Hourly Air Temperature data for US state of New Hampshire

weather
Tags: #<Tag:0x00007f57ff350288>

#1

Hi
I am new to R, and need some help with a data visualization. I want to graph the hourly air temp for the state of New Hampshire for all available historical dates. I have data for visits to a commercial outlets (incl. latt/long) and want to see how hourly visit numbers are affected by temperature/weather. I plan to plot the hourly air temp on a line graph, overlay that with the hourly visits to the commercial outlet and show if there is a relationship. My initial research brought me to this link https://ropensci.org/blog/blog/2017/04/04/gsodr which helped my understand the approach. Please let me if you have any insights on this query. I appreciate any help you can give.
Thanks
Brendan


#2

Thanks for your question @brendan.gallagher

I’m definitely not the best one to ask about viz questions, but do @adamhsparks or @geanders or @jonmcalder have any thoughts on this?


#3

Without actually seeing any of the data, I’d suggest a scatterplot of visits for each location with the corresponding weather data from the closest station to start and look for a pattern there, e.g. x-axis = visits, y-axis = temperature.

If you wish to plot temperature as a line, I’d do that and plot visits as points, this would most likely mean you’d have dual axis, which may or may not be desirable depending on your point of view.


#4

I think the suggestions from @adamhsparks are a good starting point. I had similar thoughts but it’s hard to know what to suggest without seeing the data - explore the data and try different plots to see where that takes you.

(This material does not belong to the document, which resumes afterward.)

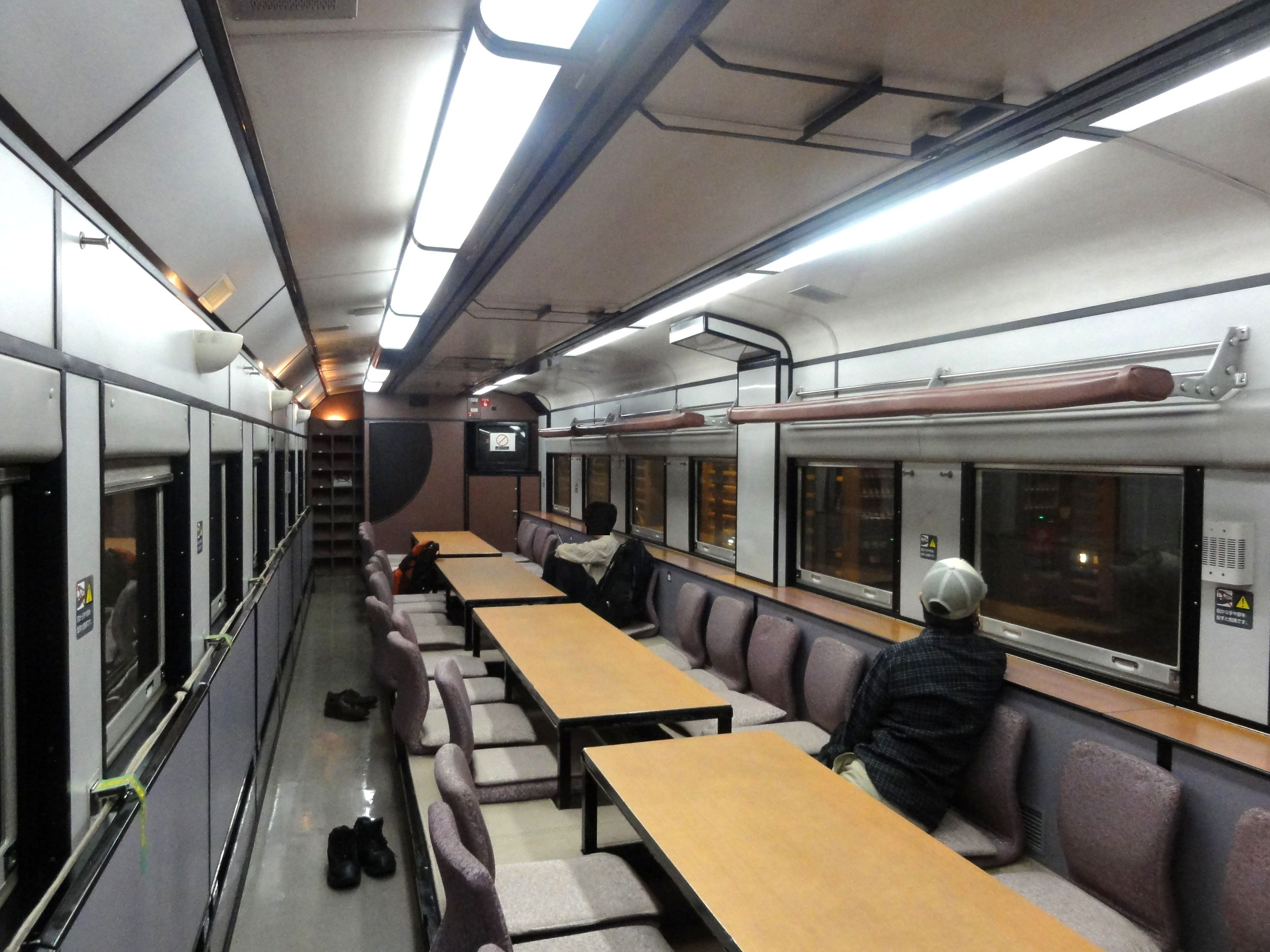 キハ400-502・車内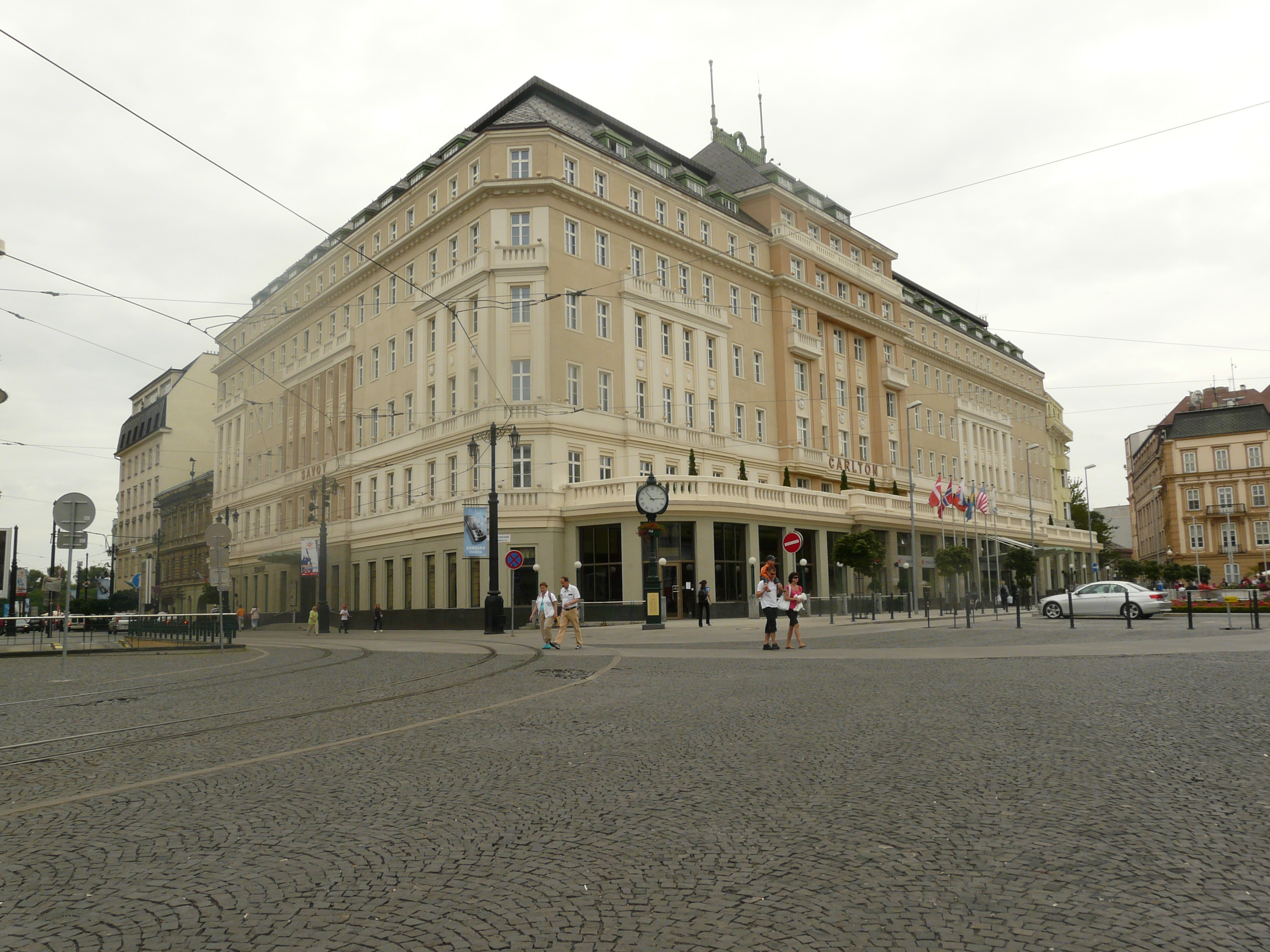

Maybe you can also look at things like minimum and peak temperatures as well as temperature ranges (over different time periods) - these might highlight different trends than what you can see in the raw data. My guess is that if you look at hourly data both temp and visits will each have some inherent periodicity which could either mask or enhance potential correlation depending on the lags involved. That might start getting you into time series territory - which is probably a good thing since time is implicitly key to the problem you’re looking at, but could get complicated.

I’m not sure if the above helps though - it’s entirely possible that you were instead looking for some practical steps on how to get going with plotting in R? If that’s the case I’d recommend something like the exploratory data analysis chapter in R for Data Science and/or the R graphics cookbook resources.